Minister of State for Welfare of Scheduled Castes and Scheduled Tribes, and Labour
- In office 8 March 1982 – 19 March 1982
- Chief Minister: Keshab Chandra Gogoi

Member of Assam Legislative Assembly
- In office 2011–2016
- Preceded by: Binod Gowal
- Succeeded by: Roselina Tirkey
- Constituency: Sarupathar
- In office 2001–2006
- Preceded by: Binod Gowal
- Succeeded by: Binod Gowal
- Constituency: Sarupathar
- In office 1978–1983
- Preceded by: Chatra Gopal Karmakar
- Succeeded by: Abdul Matlib

Personal details
- Born: 1941 (age 84–85)
- Party: Indian National Congress
- Spouse: Mary Grace Tirkey
- Children: Roselina Tirkey
- Occupation: Politician

= Aklius Tirkey =

Indian politician (born 1941)

Aklius Tirkey (born 1941) is an Indian politician and teacher from Assam who was the Member of Assam Legislative Assembly (MLA) for Sarupathar from 1978 to 1983, 2001 to 2006 and 2011 to 2016. He served as a Minister of State in 1982 under Keshab Chandra Gogoi.

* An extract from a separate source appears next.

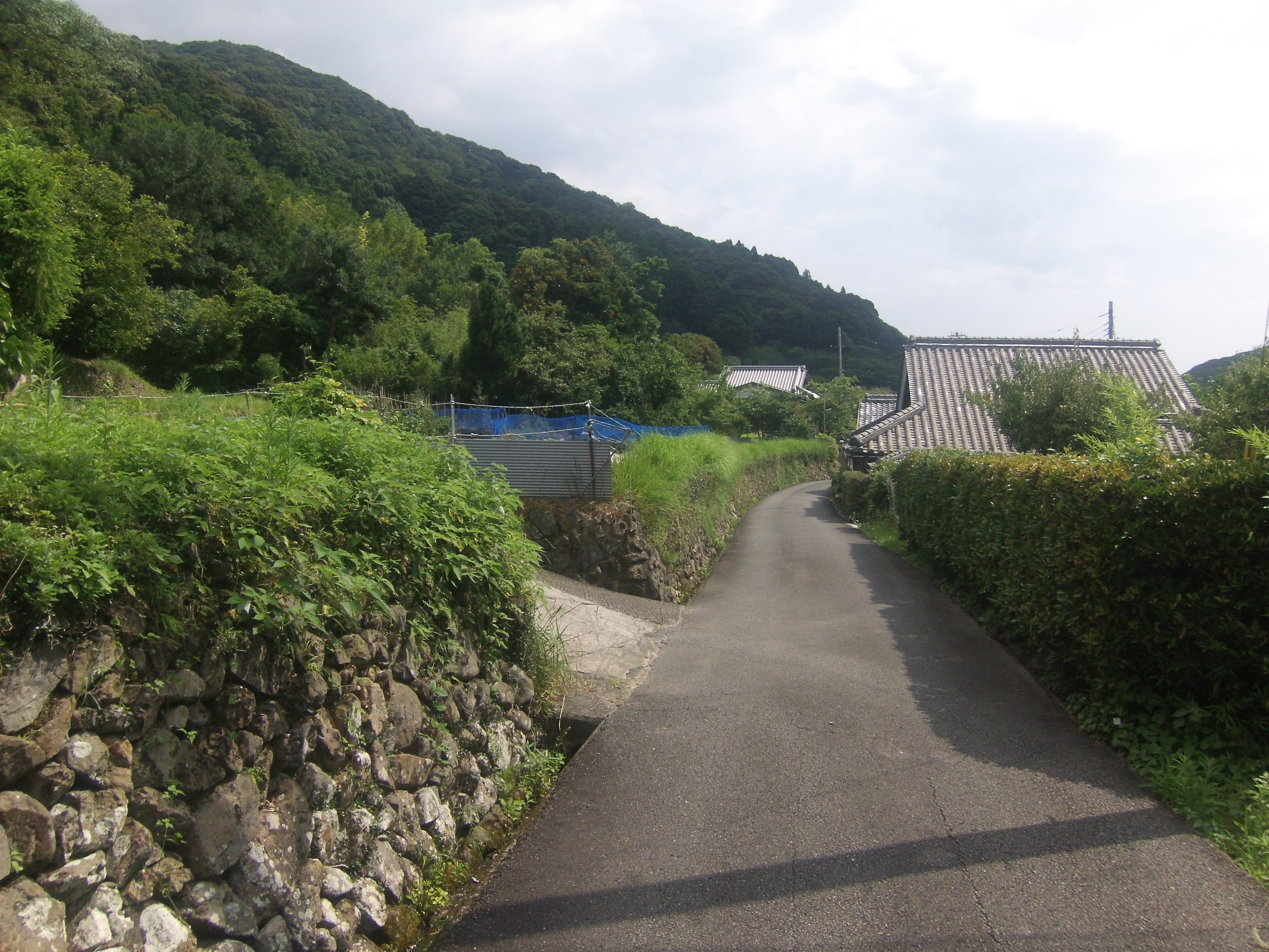 熊野古道・紀伊路が抜ける原谷集落の里山景観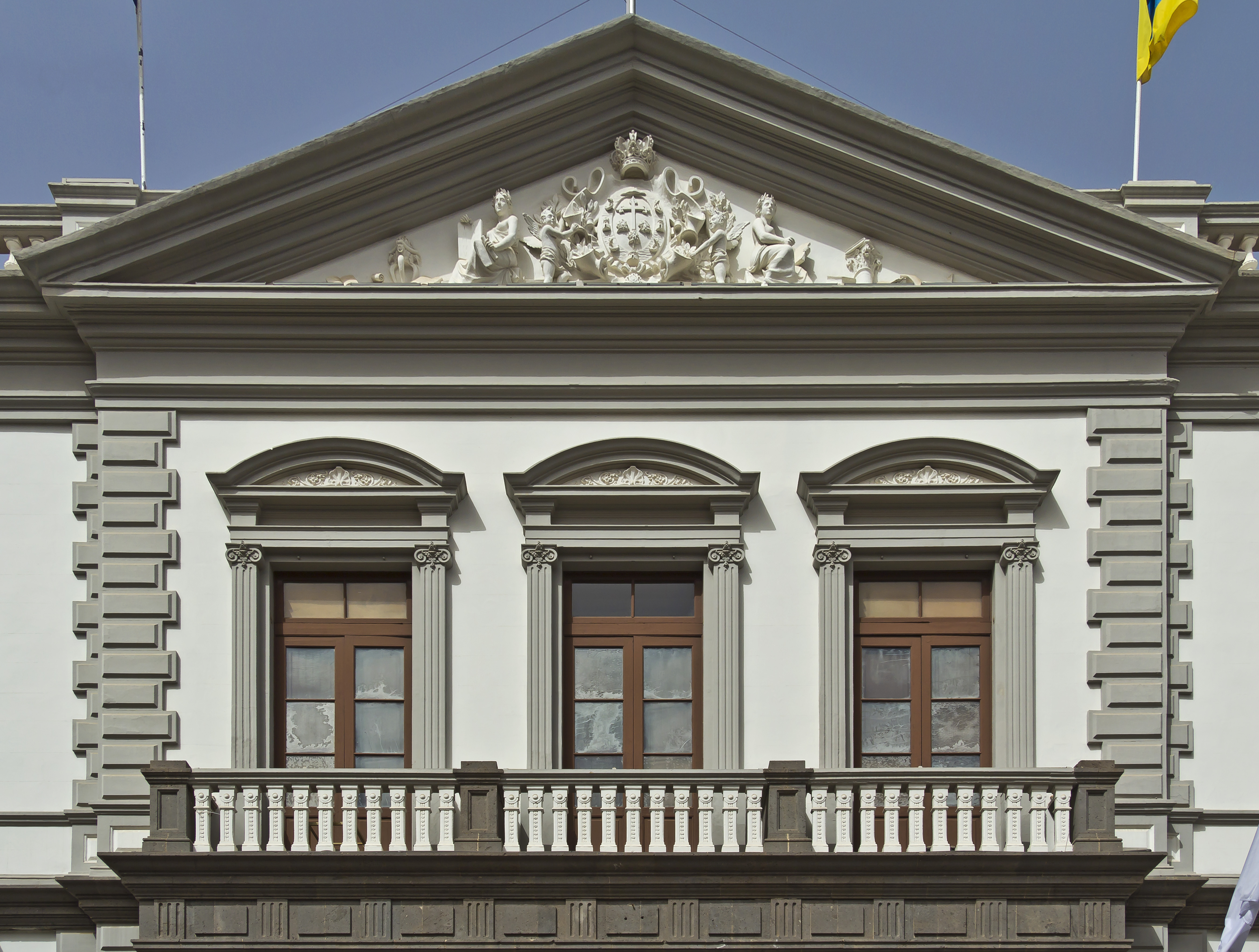 Das Rathaus der Stadt Santa Cruz de Tenerife wurde von dem Architekten Antonio Pintor y Ocete entworfen. Es wurde im Jahr 1916 fertiggestellt.

== Early life and career ==
Tirkey was born in 1941. He was a teacher from 1961 to 1964.

== Political career ==
He was elected MLA for Sarupathar in 1978, 2001, and 2011. He served as Minister of State for Welfare of Scheduled Castes and Scheduled Tribes, and Labour in 1982, under Keshab Chandra Gogoi.

== Family ==
Tirkey married Mary Grace Tirkey and they had one daughter together. Their daughter, Roselina, became an MLA in 2016.